- RECORDS SHOWN:
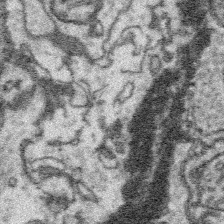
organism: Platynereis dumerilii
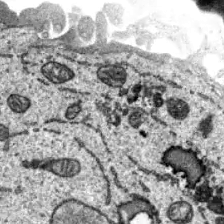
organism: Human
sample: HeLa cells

---

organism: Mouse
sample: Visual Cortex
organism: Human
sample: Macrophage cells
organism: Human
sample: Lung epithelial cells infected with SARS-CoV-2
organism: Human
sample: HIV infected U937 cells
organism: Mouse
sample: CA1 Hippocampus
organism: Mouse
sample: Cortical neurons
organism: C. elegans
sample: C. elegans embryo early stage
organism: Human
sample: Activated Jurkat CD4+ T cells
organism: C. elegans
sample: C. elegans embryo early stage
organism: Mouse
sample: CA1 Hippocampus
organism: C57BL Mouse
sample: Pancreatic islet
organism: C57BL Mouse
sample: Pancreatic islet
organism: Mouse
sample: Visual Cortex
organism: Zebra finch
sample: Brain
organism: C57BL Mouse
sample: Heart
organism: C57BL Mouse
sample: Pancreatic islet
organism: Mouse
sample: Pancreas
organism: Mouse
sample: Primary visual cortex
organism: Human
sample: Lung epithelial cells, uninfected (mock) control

...

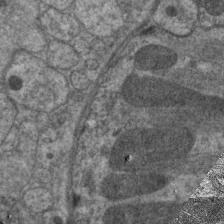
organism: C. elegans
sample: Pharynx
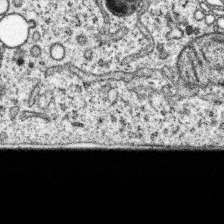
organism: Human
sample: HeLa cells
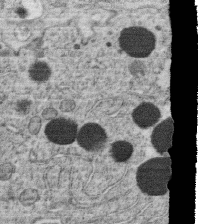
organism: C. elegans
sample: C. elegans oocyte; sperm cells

- WHAT THE TASK REQUIRES: Write out exactly the lines above from the line with "organism: Zebra finch" through the line with "sample: Lung epithelial cells, uninfected", both of them included, and leave out all other lines.

- EXPECTED OUTPUT:
organism: Zebra finch
sample: Brain
organism: C57BL Mouse
sample: Heart
organism: C57BL Mouse
sample: Pancreatic islet
organism: Mouse
sample: Pancreas
organism: Mouse
sample: Primary visual cortex
organism: Human
sample: Lung epithelial cells, uninfected (mock) control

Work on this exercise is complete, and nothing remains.